Is $f(x) = \log (1 +x^2) $ uniformly continious on $\mathbb{R}$? Yes/No.
My attempt : yes
Let $\Delta y:=x-y$, so that $x=y+\Delta y$. Then $$ \frac{1+x^2}{1+y^2}=\frac{1+y^2+2y\Delta y+(\Delta y)^2}{1+y^2}=1+\frac{2y\Delta y}{1+y^2}+\frac{(\Delta y)^2}{1+y^2}. $$ From here, we can note that for all $y\in\mathbb{R}$, $$ \left\lvert\frac{2y}{1+y^2}\right\rvert\leq 1\qquad\text{and}\qquad\left\lvert\frac{1}{1+y^2}\right\rvert\leq 1. $$
(The second inequality is immediate; for the first try considering $\lvert y\rvert\leq 1$ and $\lvert y\rvert>1$ as separate cases.
But, as a result, $$ \left\lvert\frac{1+x^2}{1+y^2}-1\right\rvert\leq\left\lvert\frac{2y}{1+y^2}\right\rvert\lvert\Delta y\rvert+\left\lvert\frac{1}{1+y^2}\right\rvert(\Delta y)^2\leq\lvert\Delta y\rvert+(\Delta y)^2. $$ we can definitely make this last expression small by making $\Delta y$ small... and note that $\lvert\Delta y\rvert<\delta$.
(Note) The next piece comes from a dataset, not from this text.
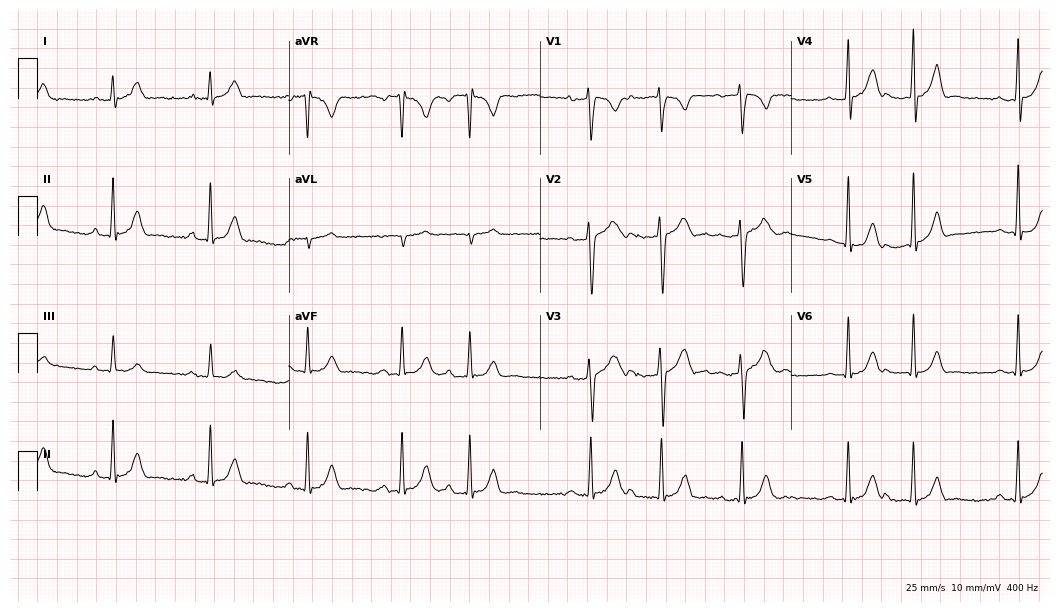
Electrocardiogram, a 22-year-old male patient. Of the six screened findings (first-degree AV block, right bundle branch block (RBBB), left bundle branch block (LBBB), sinus bradycardia, atrial fibrillation (AF), sinus tachycardia), none is recorded.

You can observe that$$(\forall x\in\mathbb R):\bigl\lvert f'(x)\bigr\rvert=\left\lvert\frac{2x}{x^2+1}\right\rvert\leqslant1.$$It follows from this and from the Mean Value Theorem that$$\lvert x-y\rvert<\varepsilon\implies\bigl\lvert f(x)-f(y)\bigr\rvert<\varepsilon.$$